Teaching teen dating safety goes beyond the “birds and the bees.” It also involves teaching teens respect, communication skills, and spotting red flags before problems escalate. While discussing sex and relationships might be intimidating, or even uncomfortable, it’s necessary for both parents and teenagers. A conversation today could keep them safe tomorrow, especially if dating safety becomes an ongoing dialogue with your teen. The important thing? Just start!
Youth who experience dating violence can develop a lifelong pattern of unhealthy relationships. According to a retrospective 2019 survey conducted by the CDC, 26% of women and 15% of men experienced dating violence before they turned 18.1 Teen dating violence (TDV) can look like physical violence, sexual abuse, psychological aggression, or stalking. Youths who fall victim to TDV are more likely to experience anxiety, depression, suicidal thoughts, and engage in self-destructive behaviors. It’s important to keep an eye out for these things; many of the warning signs may be easily overlooked as adolescent growing pains.2
“Not all abuse is physical,” said Katelyn Brewer, president and CEO of Darkness to Light. “Abuse often begins with psychological aggression – grooming, violating a person’s boundaries, being emotionally abusive, or otherwise controlling. If we educate our kids to spot the warning signs, there’s a better chance of preventing violence down the road.”
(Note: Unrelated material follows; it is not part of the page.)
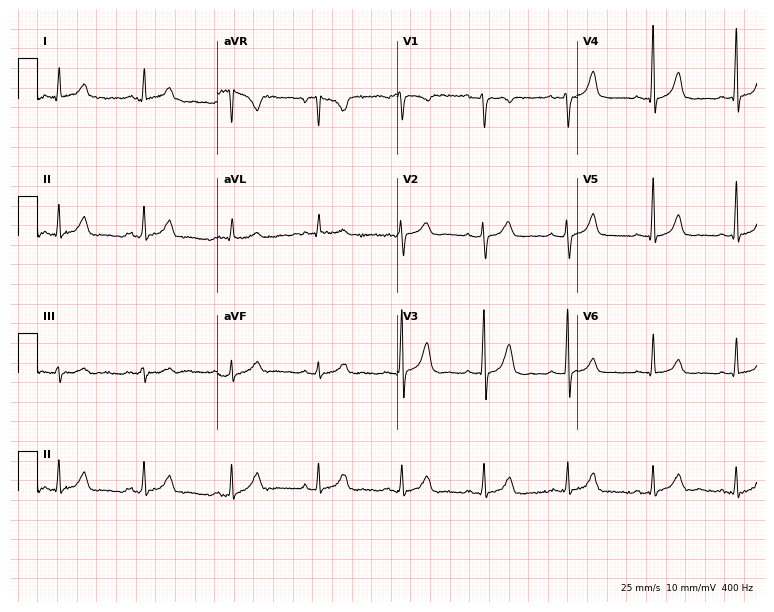
ECG — a woman, 38 years old. Labelled as a normal ECG.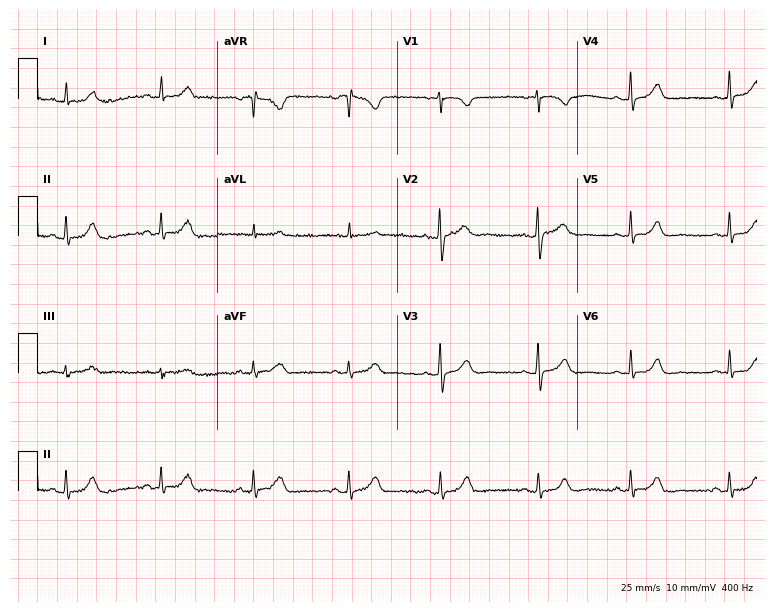
12-lead ECG (7.3-second recording at 400 Hz) from a female patient, 32 years old. Labelled as a normal ECG.

Talk about it! Even if it feels awkward or difficult (because teenagers), open and honest conversations with the safe adult in their life can help them navigate romantic relationships in a positive way.
So where do you start teaching teen dating safety? The first thing is to make sure your teen knows what acceptable and unacceptable behavior is. You also want to make sure they can make informed decisions and recognize potentially dangerous situations.
Topics to discuss:
- Your Family Values Around Sex and Relationships: Reiterate your family’s beliefs about the way you love and respect others. If you have a Family Code of Conduct, pull that out! Teach your teens about healthy sexual relationships, but also emotionally heathy relationships. Be sure to approach this conversation lovingly, curiously, and open to discussion, even as you hold your own boundaries around your Family Code of Conduct.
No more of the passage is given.